DeSantis and Abbott call the Southeast a $9T boom belt. The data backs them. The critics say it's already breaking.
DeSantis and Abbott held an April 7-8 Miami event promoting the "Boom Belt" — 11 Southeastern states generating $9 trillion in combined GDP (second only to China globally). SEC Chair Paul Atkins pitched the Texas Stock Exchange as an NYSE/NASDAQ alternative. Boom belt states absorbed 70% of US population growth in the last five years.
1. This Is What Good Policy Looks Like (DeSantis, Abbott, Citadel, JPMorgan)
Low taxes, light regulation, and business-friendly courts built this. Companies and people are voting with their feet. The data is not ambiguous.

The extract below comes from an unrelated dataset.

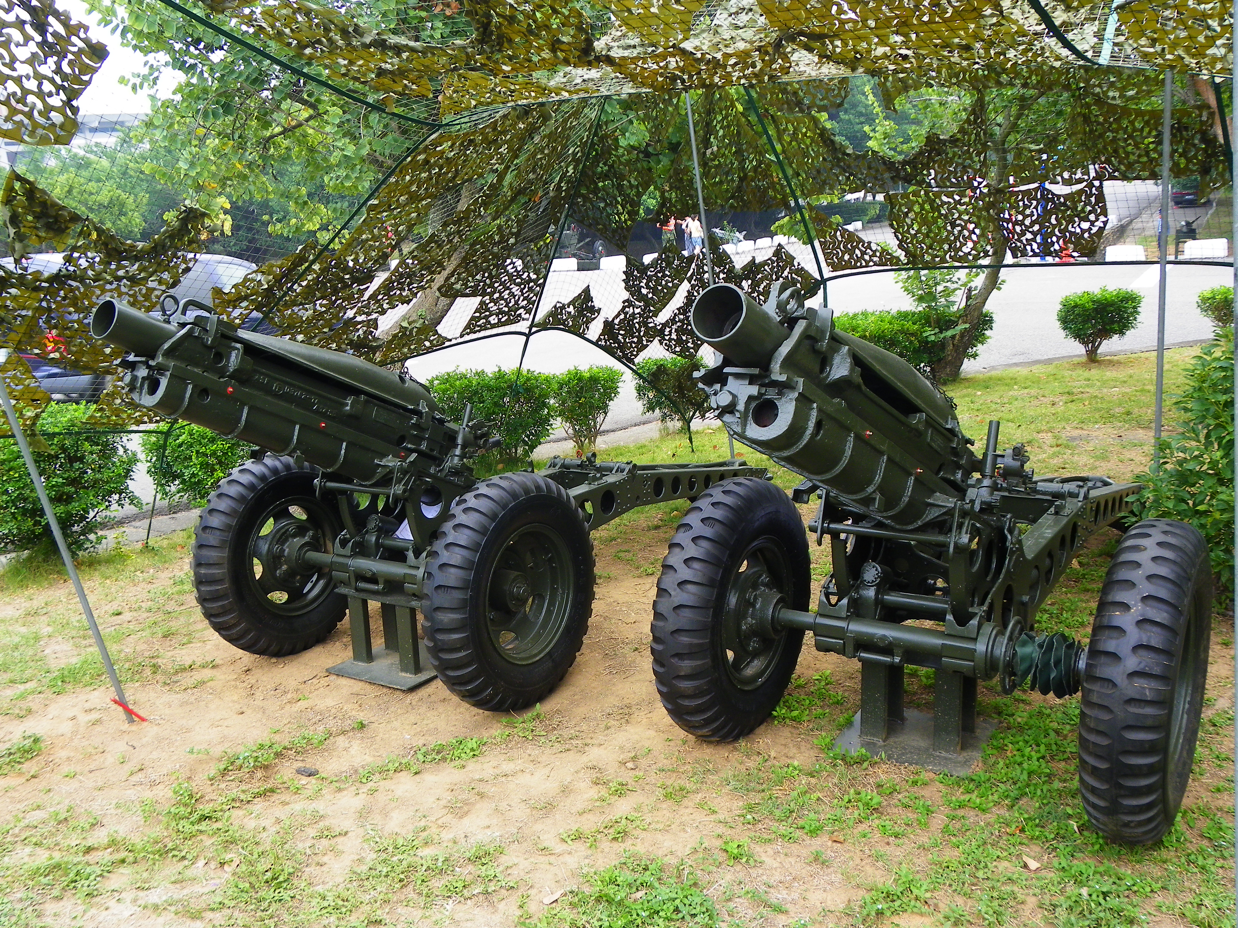 成功嶺營區以野戰陣地風展示兩門裝備M8空降用砲架的M116 75mm榴彈砲，因輕量易於搬運，中華民國陸軍作為山砲運用。抗戰中起先後接收空降型637門、野戰砲型125門，播遷來臺後亦長期配屬於外島，部分共軍擄獲火砲後交由北越使用。
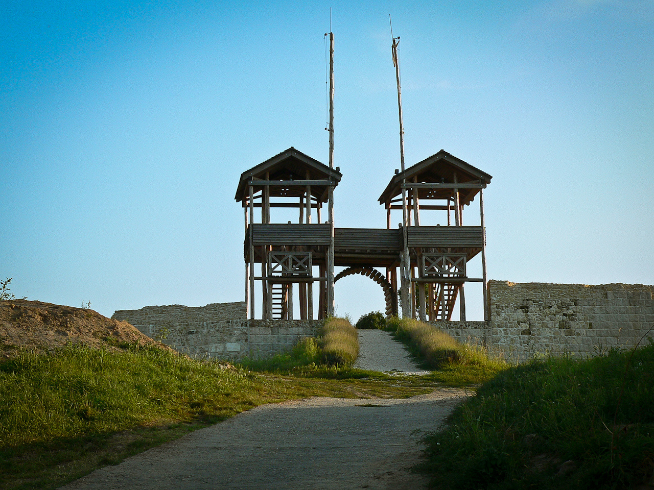 a római kori Lussonium katonai tábora építészeti maradványai (Paks, Dunakömlőd, Bottyánsánc) This is a photo of a monument in Hungary. Identifier: 11386

Policy backs the pitch: low taxes, light regulation, business-friendly courts. Texas made income, wealth, and death taxes unconstitutional. Florida, Tennessee, and Texas have no income tax. The South grew 0.9% last year, four times the Northeast's 0.2%. The top ten fastest-growing metros are all in the Sun Belt.
Corporate exodus is real. Citadel Securities President Jim Esposito cited business confidence in high-growth states. ExxonMobil, Tesla, and Chevron moved to Texas. Texas is now the world's eighth-largest economy. JPMorgan CEO Jamie Dimon acknowledged the flow from higher-tax blue states.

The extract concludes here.